What are Some Examples of Alternative and Complementary Therapies for Children with CP?

Generally speaking, these types of therapies are called “alternative” because they are experimental or lack the scientific evidence needed to be widely accepted by medical professionals, as “traditional” therapies might be. Still, many parents believe in their value and report seeing concrete results and improvements in their child’s health and well-being after using alternative therapies.

Let’s take a closer look at some of the alternative and complementary therapies to help children with CP:


Hippotherapy is a form of physical, occupational, and speech therapy that relies on the aid of a horse. It’s based on the concept that when a child makes adjustments to the gait, rhythm, and repetition of a horse’s movements, their own neurological and physical functioning develops and improves as a result. That is because horses display specific patterns of cadence and rhythm as they move. In order to remain mounted, the rider must adapt to the patterns of movement in the horse, so their torso and hips naturally fall in sync. This repetition and adaptation create new natural motor responses and improved movement, even when the child is off the horse.

Hippotherapy also provides plenty of psychological benefits. Horses are known to offer psychological comfort, and the emotional bond that is created between a horse and a rider can be very rewarding, providing a child with a sense of motivation and improved self-esteem. Hippotherapy, through equine movement, has been proven to help with:

  • Balance and coordination
  • Strength
  • Posture
  • Control
  • Understanding visual cues
  • Sensory integration
  • Endurance
  • Abnormal muscle tone
  • Social skills
  • Self-esteem

A hippotherapy team consists of a therapist, horse trainer, and riding instructors walking on both sides of the horse. Unlike therapeutic horseback riding (where specific riding skills are taught), the movement of the horse itself is the treatment strategy. Hippotherapy is a treatment whose effectiveness has been confirmed in a large patient group with physical or mental disabilities when applied by an experienced therapist. Equine-assisted therapy is being used widely in many countries of the world.

The benefits of hippotherapy vary depending on the needs and unique circumstances of each patient. However, one study showed that, of the children observed, more than half developed a greater forward reach and walked faster on irregular surfaces. Hippotherapy also improved hypertonia for many of these children, decreasing muscle stiffness and providing more ease of movement.

Hyperbaric Oxygen Therapy

Hyperbaric Oxygen Therapy (HBOT) is a cerebral palsy treatment that sends pure oxygen into the bloodstream of a patient as they lie in a pressurized chamber. Because the air pressure in the chamber is three times higher than normal air pressure, the lungs can take in more oxygen. HBOT is believed to:

  • Help the body fight off infection
  • Help the body stimulate and release stem cells and growth factors
  • Temporarily restore the correct level of tissue function and blood gas levels

When using Hyperbaric Oxygen Therapy, the patient enters a specialized room or glass chamber designed for manipulating air pressure. The room is sealed, and the air pressure is changed to ensure the air that the patient breathes is 100% oxygen. For reference, air typically contains approximately 20% oxygen. The body needs oxygen to heal and with a higher oxygen intake, damaged or disabled cells can be regenerated or may even become functional again.

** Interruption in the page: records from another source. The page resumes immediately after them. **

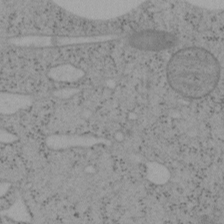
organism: Mouse
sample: OT-I killer T cells with ID8 ovarian cancer cells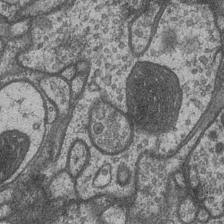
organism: Drosophila
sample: Optic medulla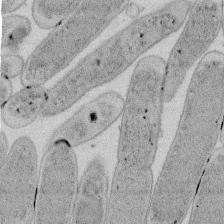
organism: E. coli
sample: Bacterial nucleoid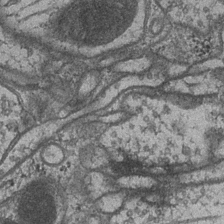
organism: Drosophila
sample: Optic medulla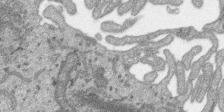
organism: Human
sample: Lung epithelial cells infected with SARS-CoV-2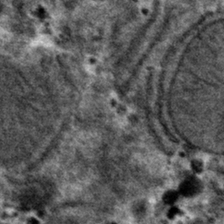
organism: Mouse
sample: Mouse hepatocytes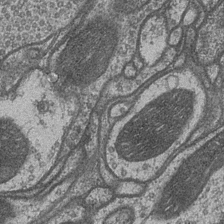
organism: Drosophila
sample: Optic medulla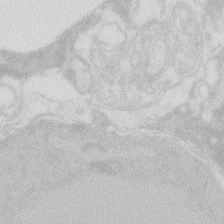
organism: Zebrafish
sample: Macrophage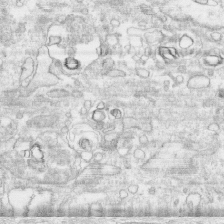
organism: Human
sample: CRL-1474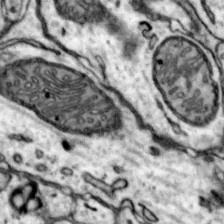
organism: Mouse
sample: Nucleus accumbens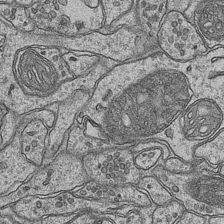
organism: Mouse
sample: CA1 Hippocampus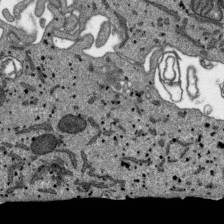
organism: Human
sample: Lung epithelial cells, uninfected (mock) control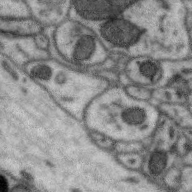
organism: Zebra finch
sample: Brain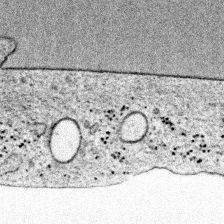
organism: Human
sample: HeLa cells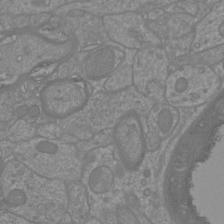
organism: Mouse
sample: Cortical neurons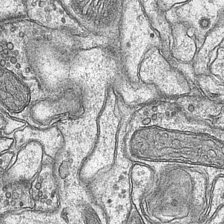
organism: Mouse
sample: CA1 Hippocampus

Currently, HBOT is considered a controversial treatment for those with cerebral palsy. Within the last decade, many studies have been conducted, but the results have varied. The majority of healthcare providers agree that HBOT is most beneficial for children who developed cerebral palsy due to a brain injury caused by a lack of oxygen, rather than a genetic or developmental cause.

Electrical Muscle Stimulation Treatment

Electrical Muscle Stimulation (EMS) refers to a group of treatments that use low-energy electrical current to stimulate nerve endings to reverse damage to the patient’s nervous system. When combined with physical therapy, research has shown that EMS can increase walking speed, reduce muscle spasticity, and improve overall motor function of patients with cerebral palsy. EMS has been shown to help improve gait in children with spastic cerebral palsy, as well as aid in correct foot drop.

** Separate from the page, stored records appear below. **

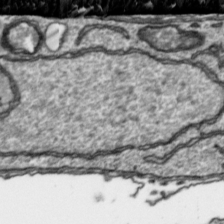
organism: Toxoplasma gondii
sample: Parasites in a vacuole inside a host cell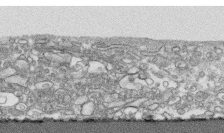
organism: Human
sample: CRL-1474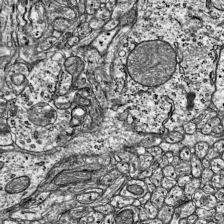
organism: Mouse
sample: Visual Cortex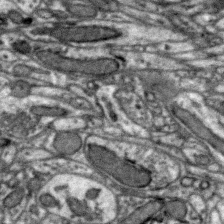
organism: Zebra finch
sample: Brain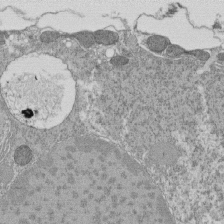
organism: Tetrahymena
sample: Cilia in tetrahymena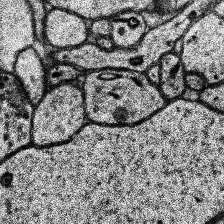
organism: Human
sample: Temporal Lobe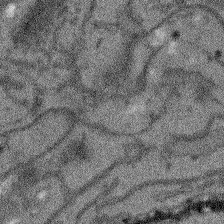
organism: Arabidopsis thaliana
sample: Root tip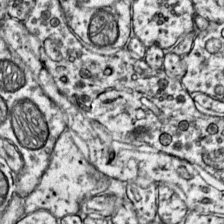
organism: Mouse
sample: Primary visual cortex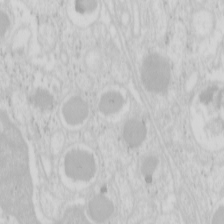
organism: Mouse
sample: Pancreas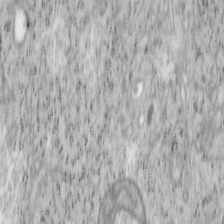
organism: Human
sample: HeLa cells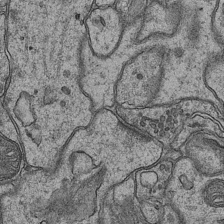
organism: Mouse
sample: CA1 Hippocampus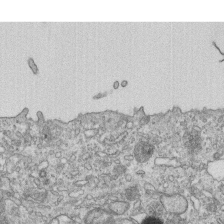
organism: Human
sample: HeLa cell HIV synapse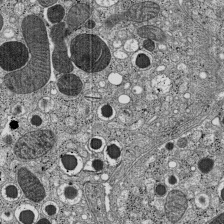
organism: C57BL Mouse
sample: Pancreatic islet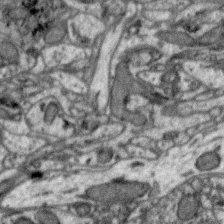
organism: Zebra finch
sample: Brain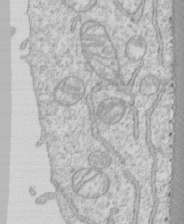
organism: Human
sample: CRL-1474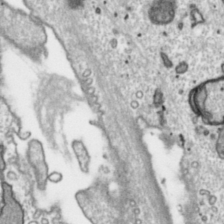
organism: Toxoplasma gondii
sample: Parasites in a vacuole inside a host cell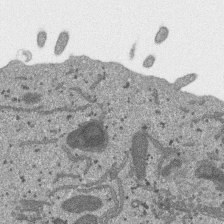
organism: Human
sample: Lung epithelial cells infected with SARS-CoV-2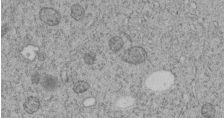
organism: C. elegans
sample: C. elegans embryo early stage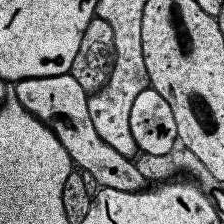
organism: Human
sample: Temporal Lobe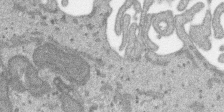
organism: Human
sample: Lung epithelial cells infected with SARS-CoV-2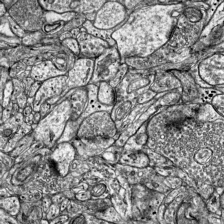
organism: Mouse
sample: Visual Cortex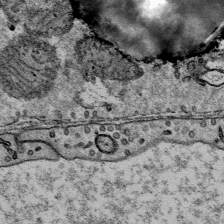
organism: Mouse
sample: Mouse Salivary gland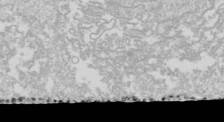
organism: Drosophila
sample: Cell division; meiosis; drosophila spermatocytes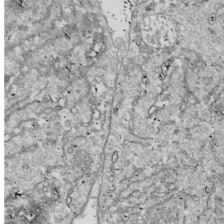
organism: Drosophila
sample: Cell division; meiosis; drosophila spermatocytes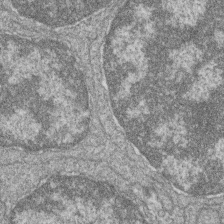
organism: Zebrafish
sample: Cilia; retinal pigment epithelium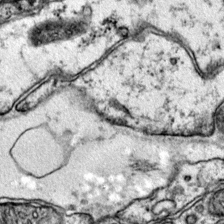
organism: Mouse
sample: Primary visual cortex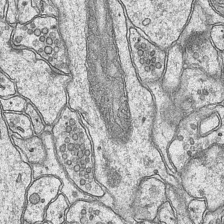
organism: Mouse
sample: CA1 Hippocampus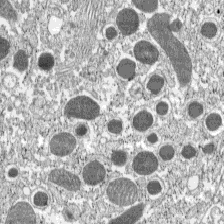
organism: C57BL Mouse
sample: Pancreatic islet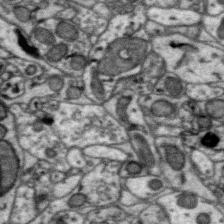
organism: Zebra finch
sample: Brain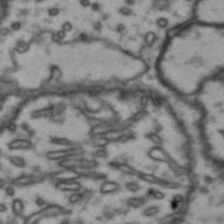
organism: Drosophila
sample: Brain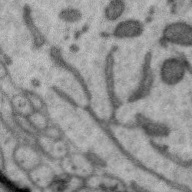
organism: Zebra finch
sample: Brain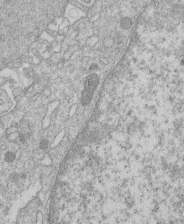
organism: Human
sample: Macrophage cells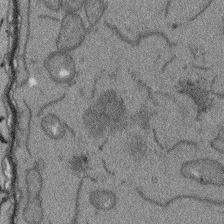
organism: Arabidopsis thaliana
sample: Root tip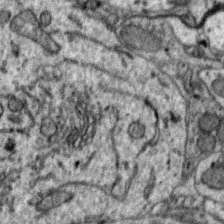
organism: Zebra finch
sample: Brain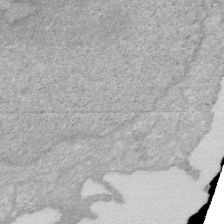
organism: Human
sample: HIV infected U937 cells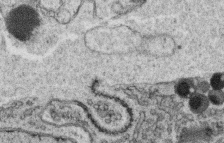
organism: C. elegans
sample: C. elegans oocyte; sperm cells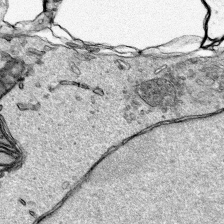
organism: Human
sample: Mitochondria in HCT116 cells

Two specific types of EMS treatments include:

  1. Neuromuscular Electrical Stimulation (NMES). Also known as Therapeutic Electrical Stimulation (TES) or Functional Electrical Stimulation (FES), this form of treatment is usually provided by a medical practitioner. It uses a higher voltage in shorter increments, with the aim of stimulating muscles to contract.
  2. Threshold Electrical Stimulation. TES treatment does not induce muscle contractions. Instead, a lower voltage is used over a long period of time.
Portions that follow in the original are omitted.